

Update Lifecycle

There are several stages that all jobs (and their associated processes) on each VM go through during a deployment process.

When start is issued¶

Persistent disks are mounted on the VM, if configured and not yet mounted
All jobs and their dependent packages are downloaded and placed onto a machine
pre-start scripts run for all jobs on the VM in parallel
- (waits for all pre-start scripts to finish)
- if bpm is used, bpm's pre-start will run first and has a timeout of 30 seconds
- a jobs pre-start does not time out
monit start is called for each process in no particular order
- each job can specify zero or more processes
- times out based on canary_watch_time/update_watch_time settings
post-start scripts run for all jobs on the VM in parallel
- (waits for all post-start scripts to finish)
- does not time out
post-deploy scripts run for all jobs on all VMs in parallel
- (waits for all post-deploy scripts to finish)
- does not time out

Note

Scripts should not rely on the order they are run. Agent may decide to run them serially or in parallel.

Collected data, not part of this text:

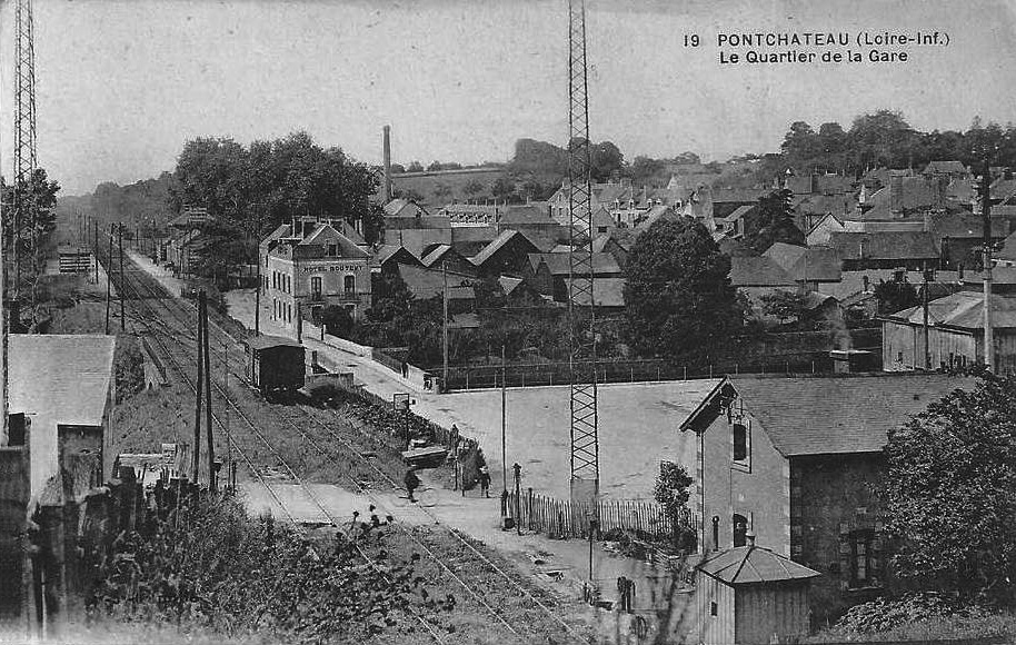 Le quartier de la gare vers 1900. Vue prise à proximité de l'entrée du tunnel. Au premier plan le passage à niveau de l'entrée de la ville, puis le pont sur le Rivet sur lequel se trouve le wagon, et la gare avec ses deux quais et le bâtiment voyageurs à droite.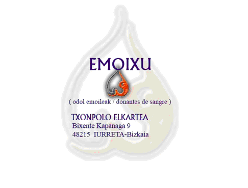 Emoixu elkartearen logoa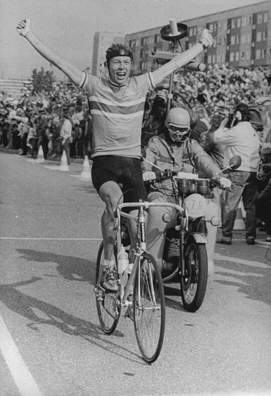 ADN-ZB Kasper 11.5.87 ma-Gera: 40. Internationale Friedensfahrt-3. Etappe von Magdeburg nach Gera über 186 km. Jubelnd fährt der Norweger Morten Sæther über die Ziellinie. Der 27jährige Friedensfahrt-Neuling konnte nicht sich nach 9 Kilometern vor dem Ziel aus der 15köpfigen Spitzengruppe lösen und erkämpfte mit großem Einsatz den Etappensieg.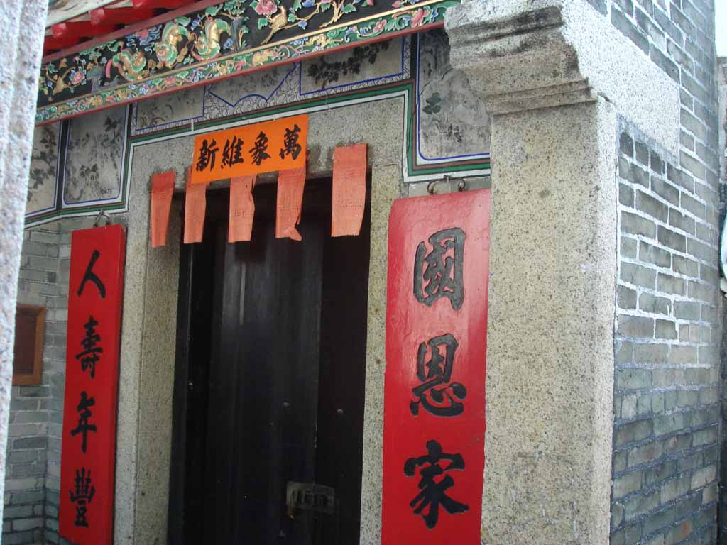 中文（香港）: 清暑軒正門。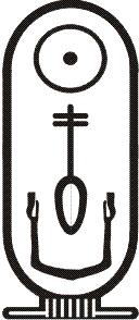 Kartuschenname "Neferkare" in der Sakkara-Liste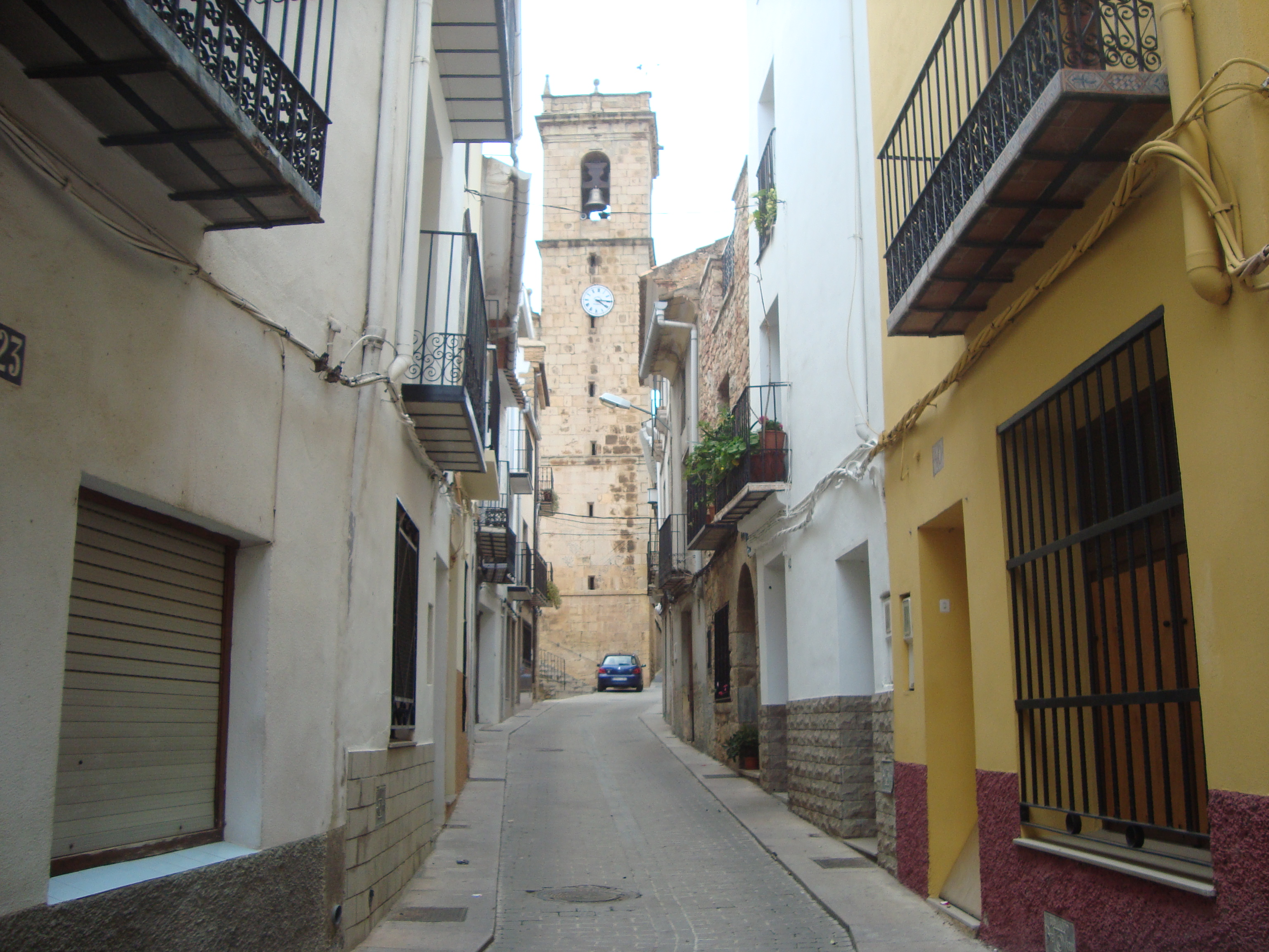 Calle de Useras/Les Useres

When processes are running¶

Monit will automatically restart processes that failed their associated checks
- A common pattern used is a PID check: when no process ID can be found in any .pid file, or the process ID is not alive anymore, then the process is restarted.
- A usual pitfall arrise when the process ID is not properly written in the .pid file, in which case Monit looses its handle on the actual process state and things start diverging. Using bpm is an effective solution to avoid falling in that trap.

When stop is issued (or before update and subsequent start happens)¶

monit unmonitor is called for each process
pre-stop scripts run for all jobs on the VM in parallel
- (waits for all pre-stop scripts to finish)
- does not time out
- requires BOSH v269+ and minimum Xenial stemcell v315.x
drain scripts run for all jobs on the VM in parallel
- (waits for all drain scripts to finish)
- does not time out
monit stop is called for each process
- times out after 5 minutes as of bosh v258+ on 3302+ stemcells
- if bpm is used, it will send a SIGTERM, wait for 15 seconds for the process to stop gracefully, and if necessary send a SIGQUIT, wait for 2 seconds, and finally send a SIGKILL if anything still lives
post-stop scripts run for all jobs on the VM in parallel
- (waits for all post-stop scripts to finish)
- does not time out
- requires bosh v265+
Persistent disks are unmounted on the VM, if configured

Non-Bosh VM Operations¶

Any deployed VM may be rebooted due to infrastructure disruptions or other operations. In general, the deployment lifecycle hooks are not executed. Only local monitoring is invoked to restart jobs.

The VM reboot occurs, and VM is successfully booted. OS processes and services start.
monit starts running
monit begins starting processes registered. The job's start program is executed as per the monitrc file.

Note

pre-start, post-start, post-deploy are not executed, since the bosh lifecycle is not invoked. It is recommended that a job's monitrc start program perform all operations required to start a job without depending on pre-start executing.